Я видела, как он покачал головой: нет.
Он держал заслонку камина закрытой, и в спальне было очень холодно. Молли приподняла край одеяла, залезла под него и легла рядом с папой. Я пристроилась с другой стороны. На кровати было еще два одеяла. Я натянула одно из них на себя, и мы лежали так до наступления темноты, наблюдая за тем, как с заходом солнца маленькие радуги постепенно срастались и наконец совсем исчезли.
Раза четыре или пять в году Энн Ландэрс публикует чьи-то письма, призывая читателей сказать своим любимым о том, что они любят их, – пока еще не поздно. Когда я читаю эти письма, я думаю о маме и ее пленках. Но это не точное сравнение; мораль другая. Мама пыталась сказать нам, что она нас любит.
Но тогда в чем мораль?
Проверяй всю свою технику? Ну, да, конечно. Проблема заключалась в новом пульте дистанционного управления, который приводил в действие магнитофон, не задействовав при этом записывающие головки. Папа не пользовался этим пультом после маминой смерти, и поэтому не мог обнаружить, что он не работал должным образом. Отец послал пленки в лабораторию Ампекс в Скенектади, штат Нью-Йорк, чтобы их проверили на тот случай, если проходил хотя бы слабый сигнал, но восстанавливать было нечего. Пленки были действенно чистыми.

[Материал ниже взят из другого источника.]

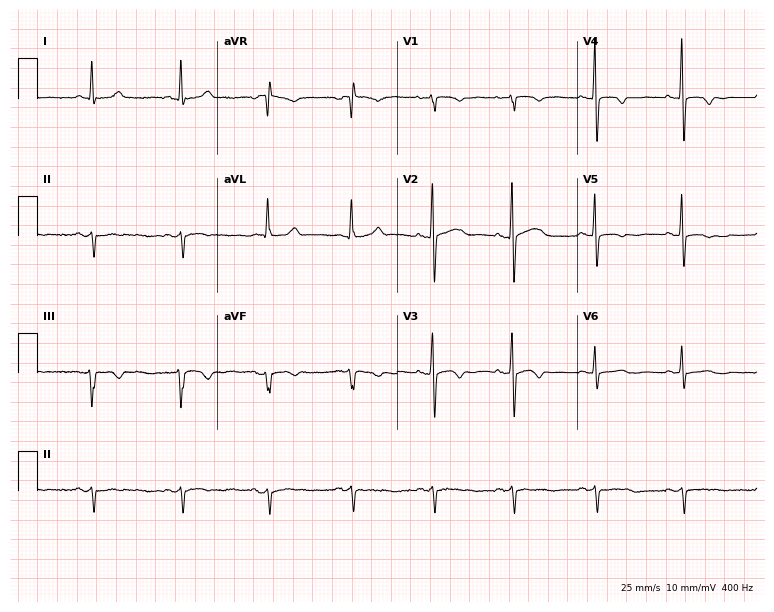
Resting 12-lead electrocardiogram. Patient: a female, 56 years old. None of these six findings is recorded: first-degree AV block, right bundle branch block, left bundle branch block, sinus bradycardia, atrial fibrillation, sinus tachycardia. Findings outside these six are not listed.
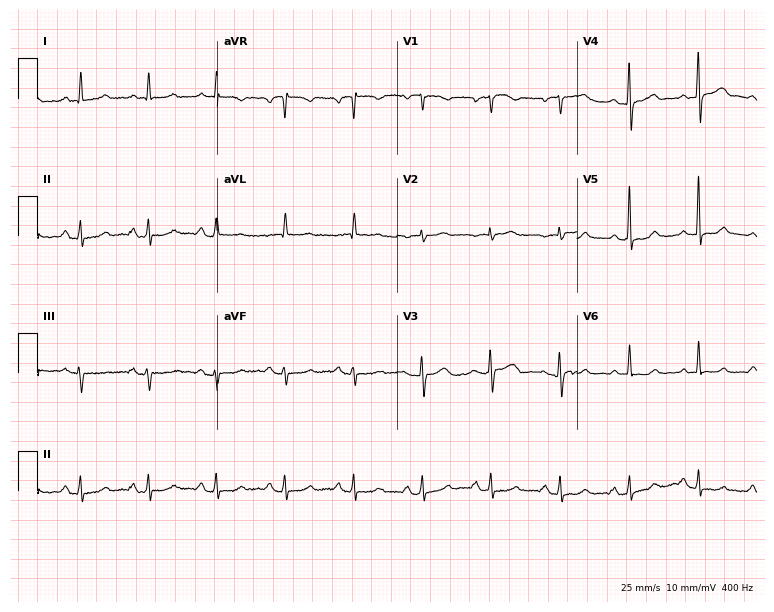
12-lead ECG (7.3-second recording at 400 Hz) from a female patient, 72 years old. Labelled as a normal ECG.
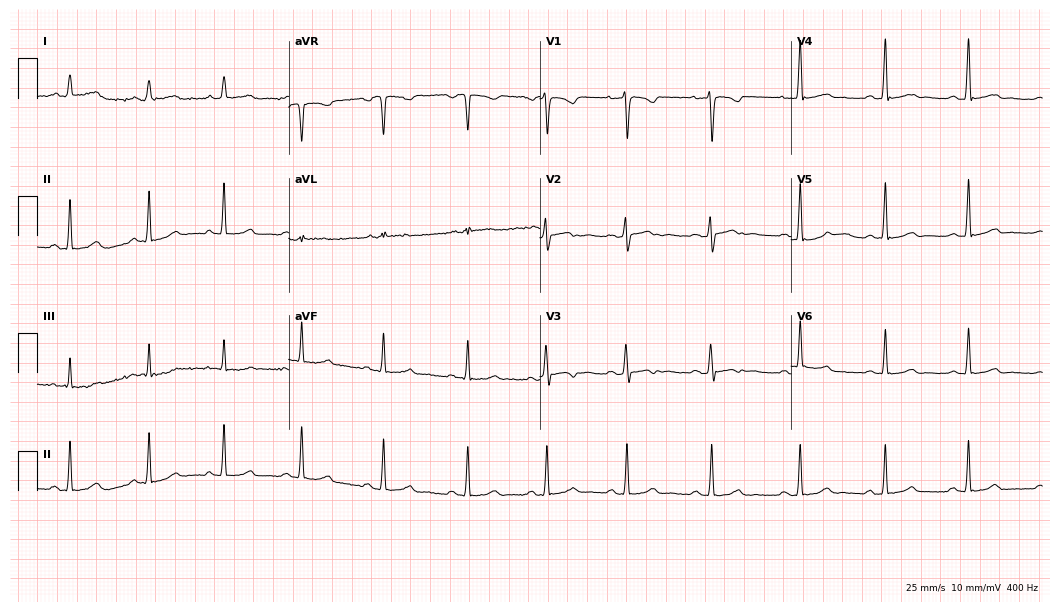
Resting 12-lead electrocardiogram (10.2-second recording at 400 Hz). Patient: a 28-year-old woman. Read as a normal ECG.
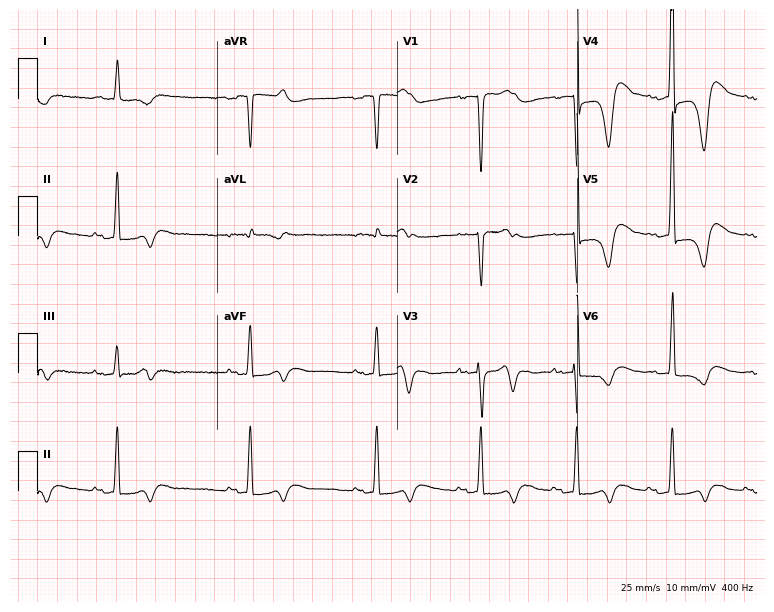
Standard 12-lead ECG recorded from an 86-year-old man. None of these six findings is recorded: first-degree AV block, right bundle branch block, left bundle branch block, sinus bradycardia, atrial fibrillation, sinus tachycardia.

Так что обязательно проверяйте свою аппаратуру. Да, но это мораль для головы, а не для сердца. А как быть с сердцем?
Полагаю, по сути, вопрос заключается в том, почему это так важно? Что такого могла сказать мама, что могло бы изменить ход наших жизней?

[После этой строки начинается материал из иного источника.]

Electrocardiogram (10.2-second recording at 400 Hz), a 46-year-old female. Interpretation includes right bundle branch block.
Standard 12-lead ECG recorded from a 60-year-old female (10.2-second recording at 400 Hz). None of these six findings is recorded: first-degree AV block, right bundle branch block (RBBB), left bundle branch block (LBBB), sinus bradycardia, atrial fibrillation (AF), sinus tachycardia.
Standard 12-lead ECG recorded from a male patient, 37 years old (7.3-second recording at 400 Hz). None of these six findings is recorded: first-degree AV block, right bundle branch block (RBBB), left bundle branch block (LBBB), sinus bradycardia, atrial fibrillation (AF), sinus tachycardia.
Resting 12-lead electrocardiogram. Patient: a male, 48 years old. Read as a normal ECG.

Я много размышляю над этим – не все время, но довольно часто – и не на йоту не приближаюсь к ответу. Все что я знаю, это то, что моя жизнь наполнена маленькими карманами тишины. Например, когда ставлю пластинку на диск проигрывателя, есть промежуток времени – между тем моментом, пока игла еще не опустилась на пластинку, и временем, когда фактически начинает играть музыка, – в который мое сердце отказывается биться. Я знаю только одно: между звонками телефона, между нажатием кнопки при включении радио и звуком радио, между моментом, когда гаснет свет в кинозале, и началом фильма, между молнией и громом, между криком и эхом, между взмахом дирижерской палочки и первыми тактами симфонии, между падением камня и звуком на дне колодца, между топком в дверь и лаем собак я иногда невольно ловлю Себя на том, что я прислушиваюсь в надежде услышать голос мамы, все еще ожидая, что начнется запись.